*** Opening Record set ***
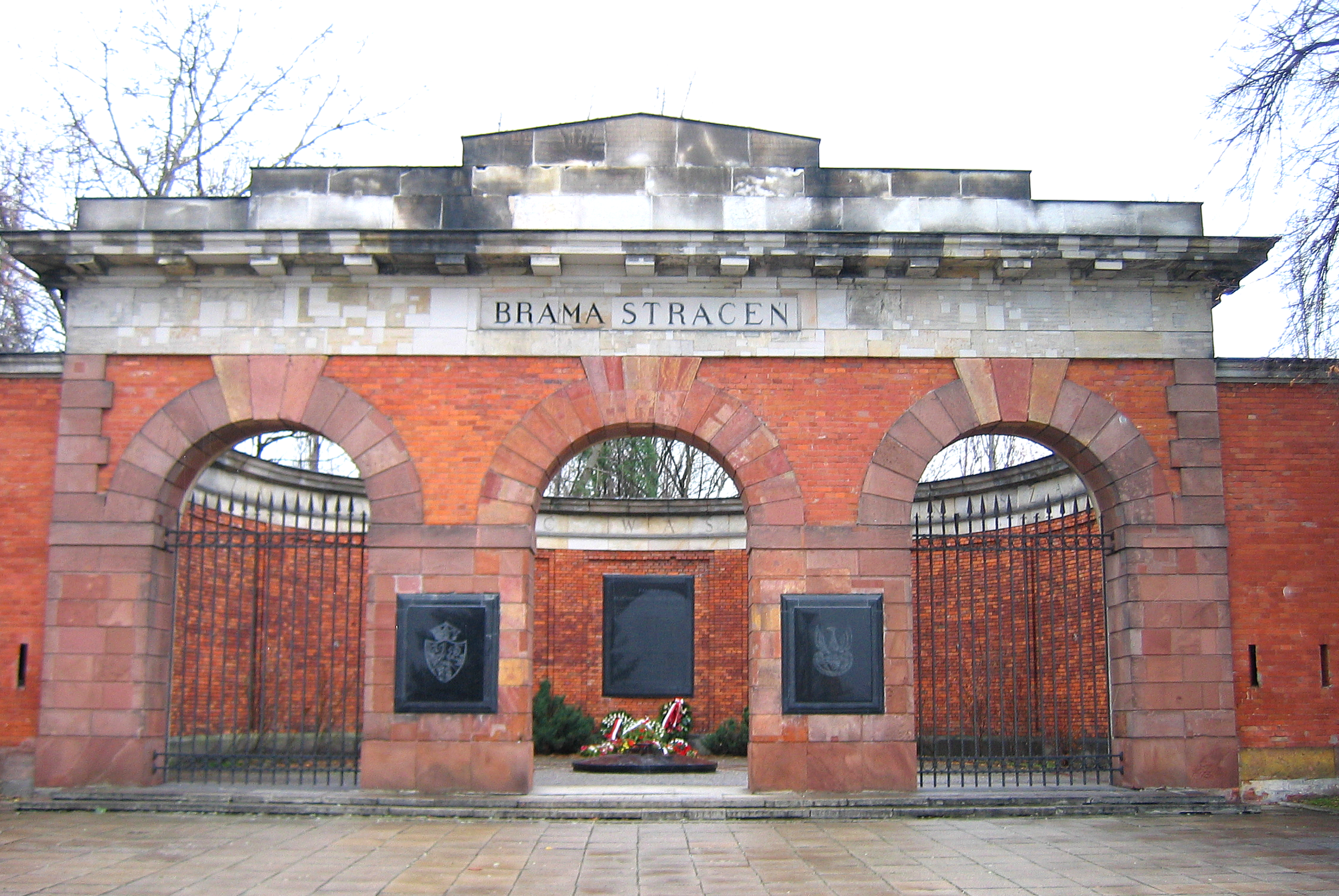 Executions Gate of Warsaw Citadel photo by User:Mathiasrex Maciej Szczepańczyk
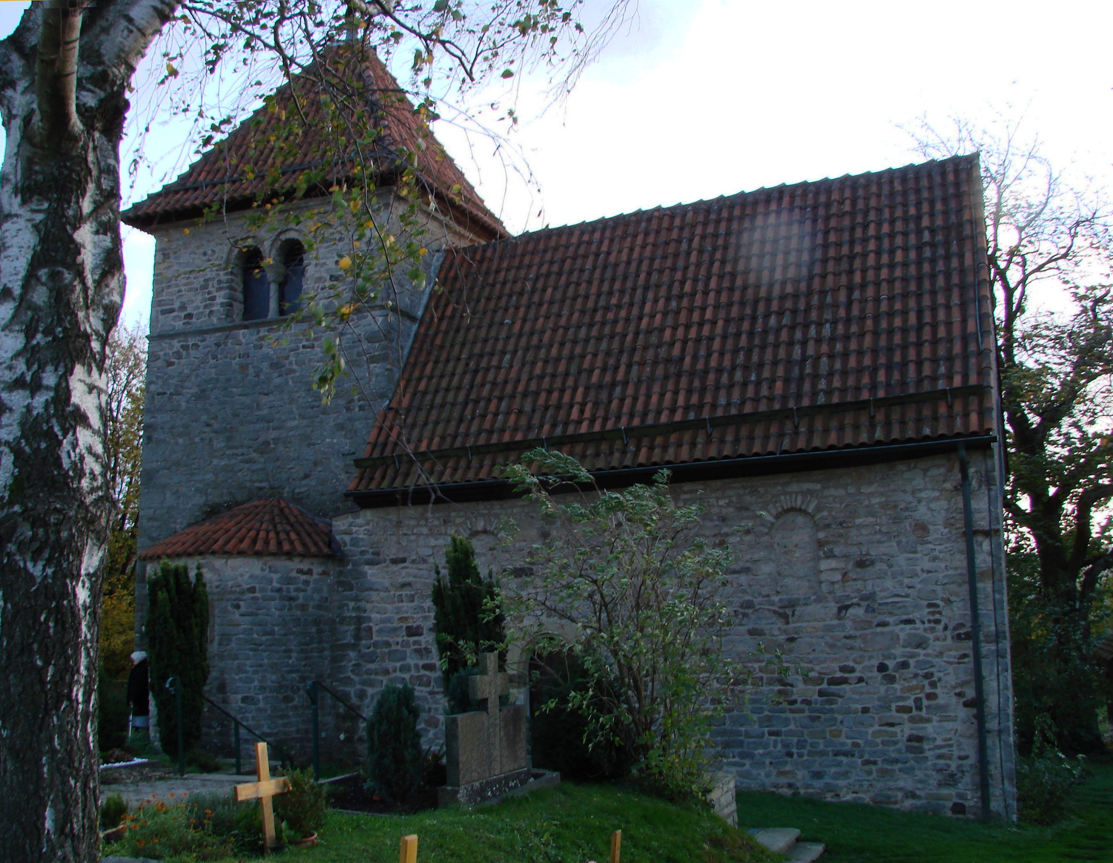 Oberstenfeld, Germany: Peterskirche (St. Peter's church)
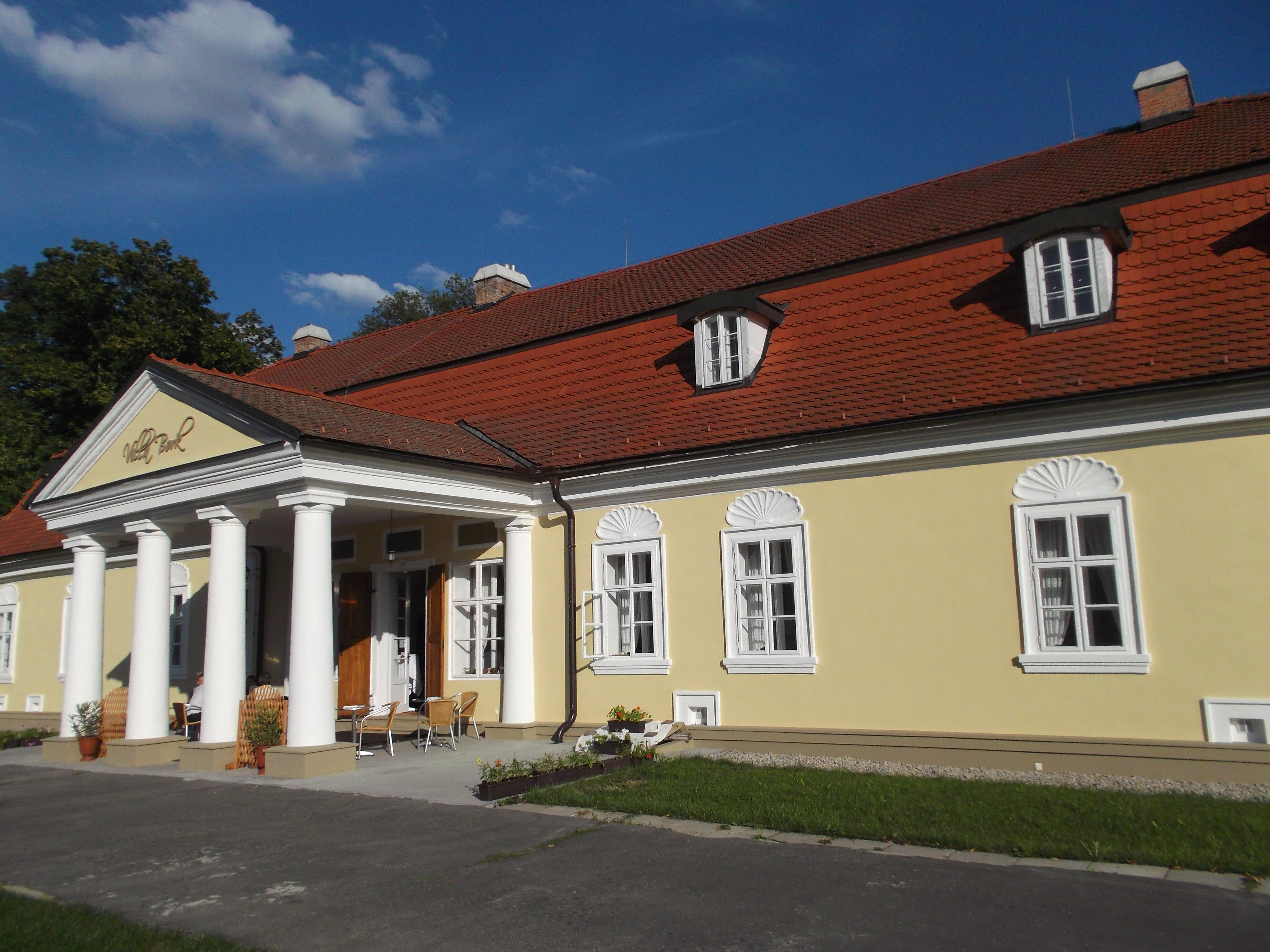 Kaštieľ
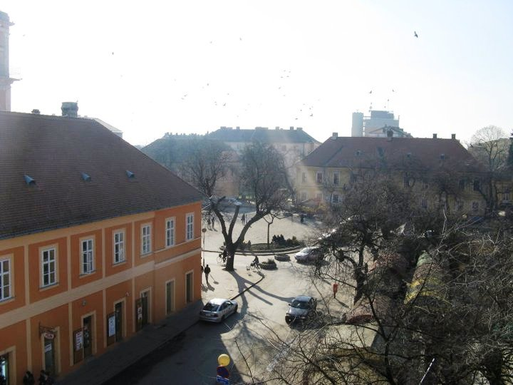 Трг св. тројства у Сомбору.
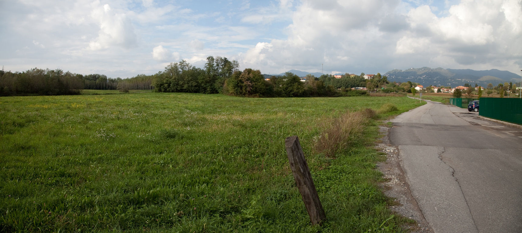 Via alla Guzza 10/2009
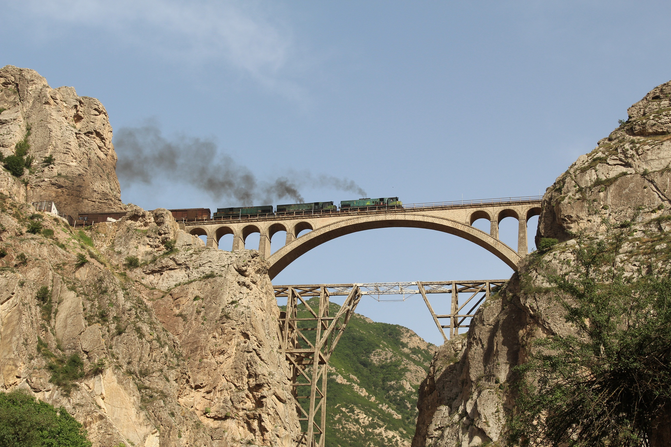 پل ورسک
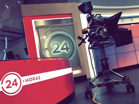 Teleprompter usado por Televisión Nacional de Chile durante la cobertura de la elección municipal del 23 de octubre de 2016.
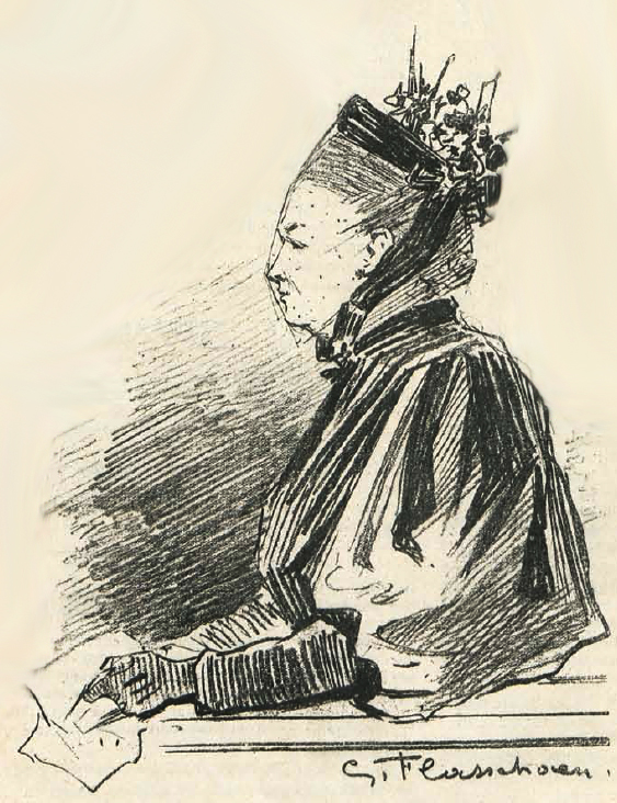 G. Flasschoen - 12 janvier 1895 - L'Illustration
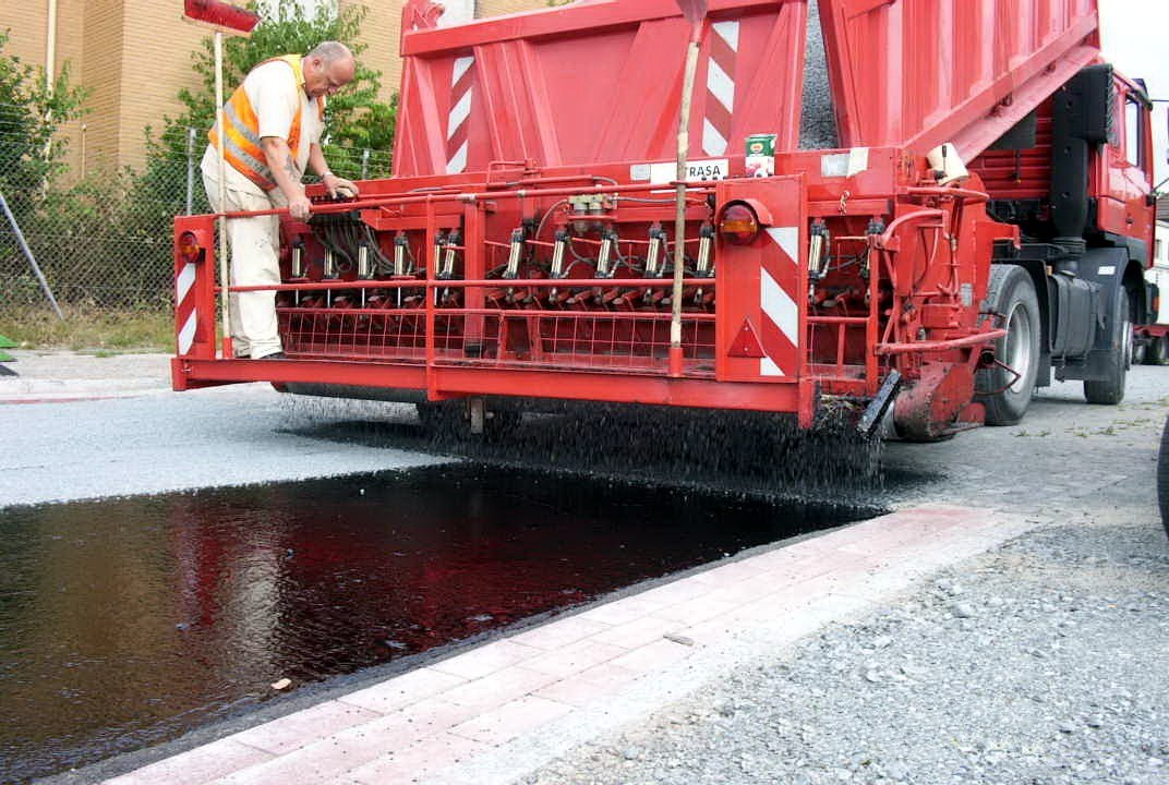 Spreader
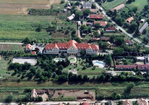 Nagyberény, Hungary, aerialphotography
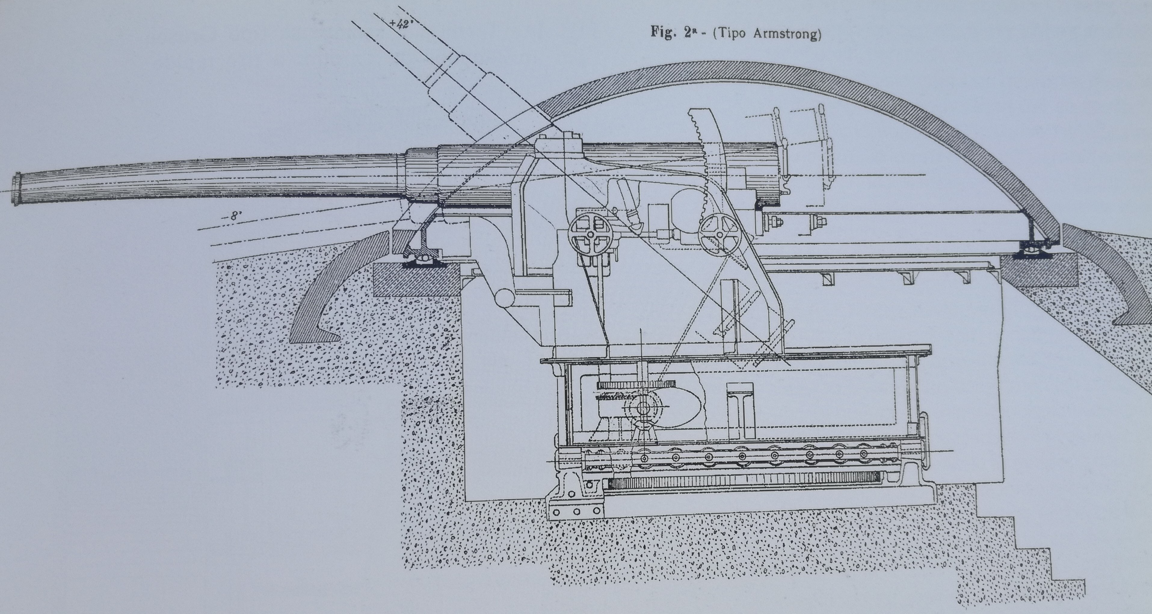 italienischer 149 mm Kanonenpanzerturm Typ Armstrong aus A. Guidetti - Fortificazione permanente
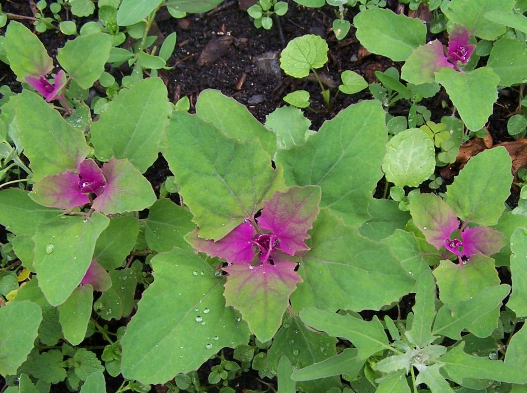 Chenopodium album (pl. komosa biała) - mutant
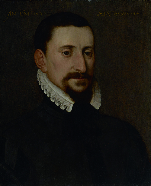 Pieter I Pourbus, Portret van een man (Dominicus Lampsonius?), 1565, olieverf op paneel, 31 x 25,3 cm.
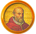 Medallón de la frise des papes de la basílica de San Pablo Extramuros, Roma. Es un retrato sobre mosaico que representa a Marcelo II, es el 222º papa de la Iglesia católica (1555). Enlaza con la serie de medallones que reproducen la figura de todos los Papas de la historia.
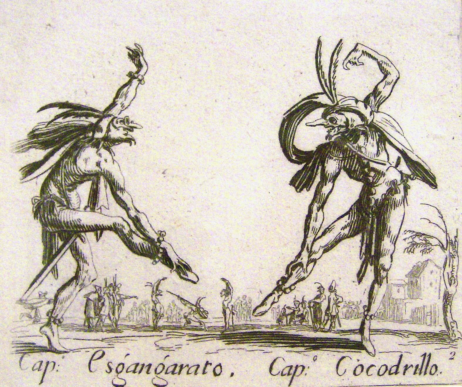 Commedia dell'arte, Radierung von Jacques Callot
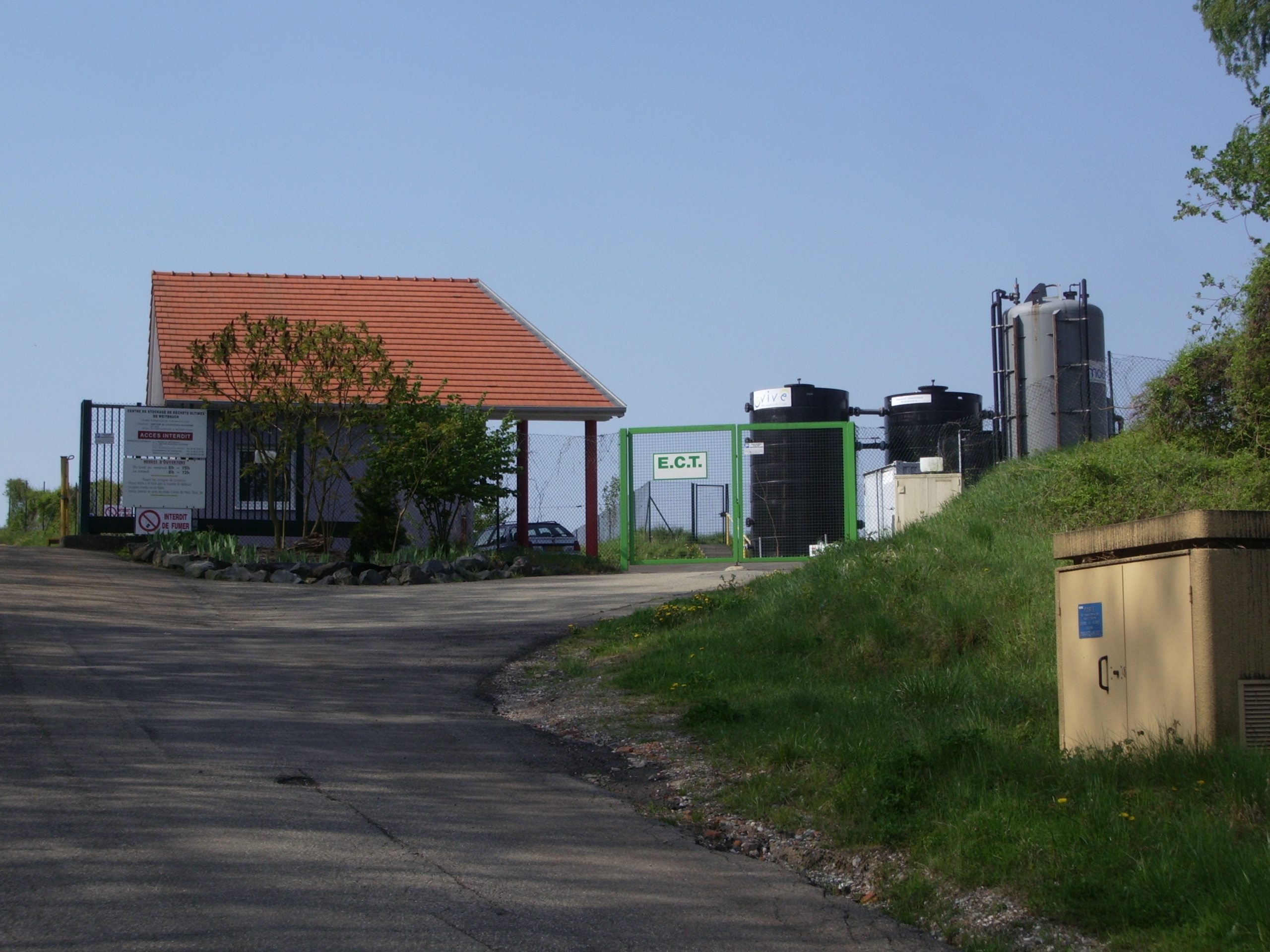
*** Closing Record set ***
▸ **Exercise aim**: All records, pictures excluded: copy them exactly.

▸ **Output below**:
 Executions Gate of Warsaw Citadel photo by User:Mathiasrex Maciej Szczepańczyk
 Oberstenfeld, Germany: Peterskirche (St. Peter's church)
 Kaštieľ
 Трг св. тројства у Сомбору.
 Via alla Guzza 10/2009
 پل ورسک
 Teleprompter usado por Televisión Nacional de Chile durante la cobertura de la elección municipal del 23 de octubre de 2016.
 G. Flasschoen - 12 janvier 1895 - L'Illustration
 Spreader
 Nagyberény, Hungary, aerialphotography
 italienischer 149 mm Kanonenpanzerturm Typ Armstrong aus A. Guidetti - Fortificazione permanente
 Chenopodium album (pl. komosa biała) - mutant
 Pieter I Pourbus, Portret van een man (Dominicus Lampsonius?), 1565, olieverf op paneel, 31 x 25,3 cm.
 Medallón de la frise des papes de la basílica de San Pablo Extramuros, Roma. Es un retrato sobre mosaico que representa a Marcelo II, es el 222º papa de la Iglesia católica (1555). Enlaza con la serie de medallones que reproducen la figura de todos los Papas de la historia.
 Commedia dell'arte, Radierung von Jacques Callot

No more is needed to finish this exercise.